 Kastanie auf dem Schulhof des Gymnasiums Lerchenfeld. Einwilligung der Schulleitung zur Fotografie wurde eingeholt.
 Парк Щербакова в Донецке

+++++

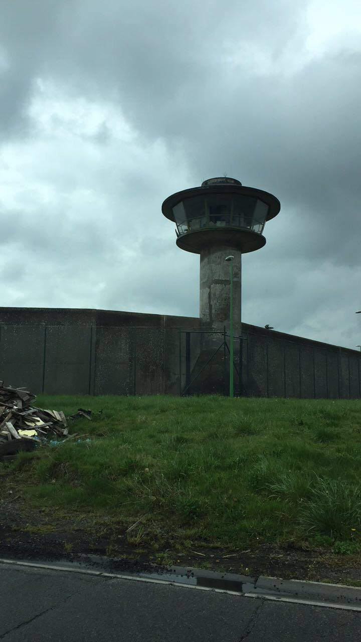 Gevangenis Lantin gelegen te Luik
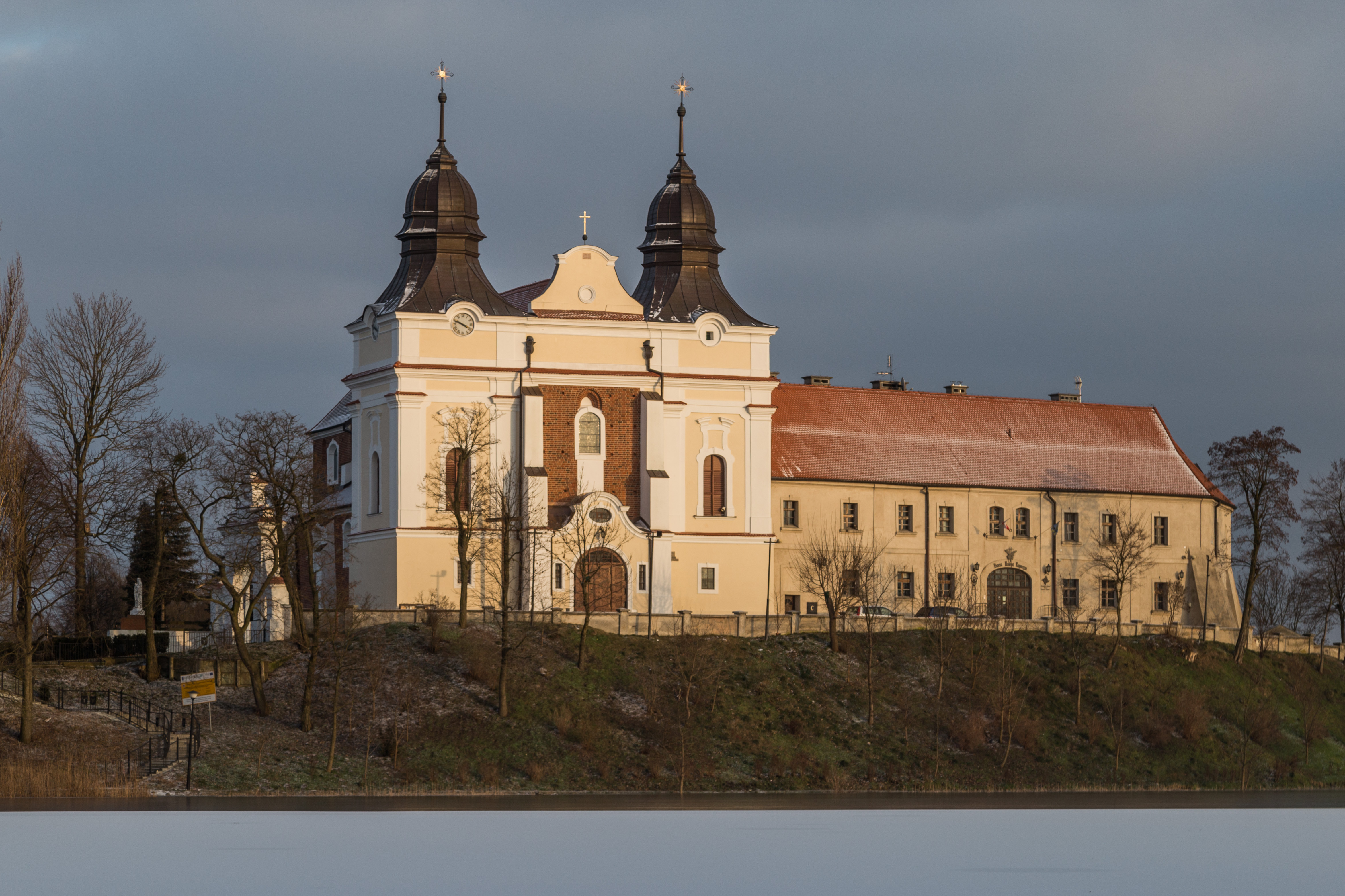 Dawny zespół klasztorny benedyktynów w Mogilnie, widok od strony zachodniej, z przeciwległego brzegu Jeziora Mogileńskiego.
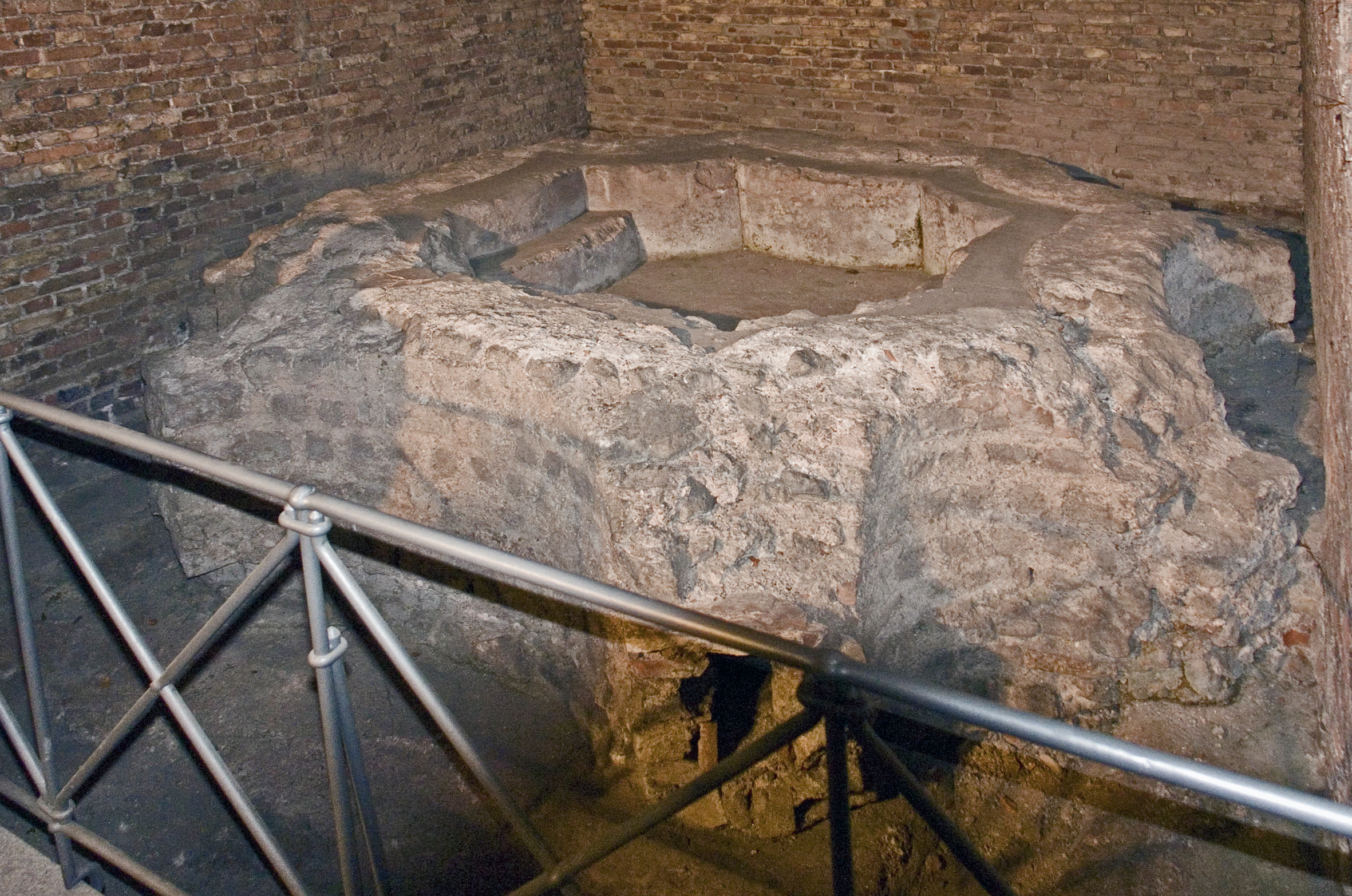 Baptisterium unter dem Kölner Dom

+++++

Task brief
Please print the lines above word for word, starting at the one with "Dawny zespół klasztorny" and ending at the one with "Baptisterium unter dem Kölner Dom", both included, and without any picture.

Exercise answer
 Dawny zespół klasztorny benedyktynów w Mogilnie, widok od strony zachodniej, z przeciwległego brzegu Jeziora Mogileńskiego.
 Baptisterium unter dem Kölner Dom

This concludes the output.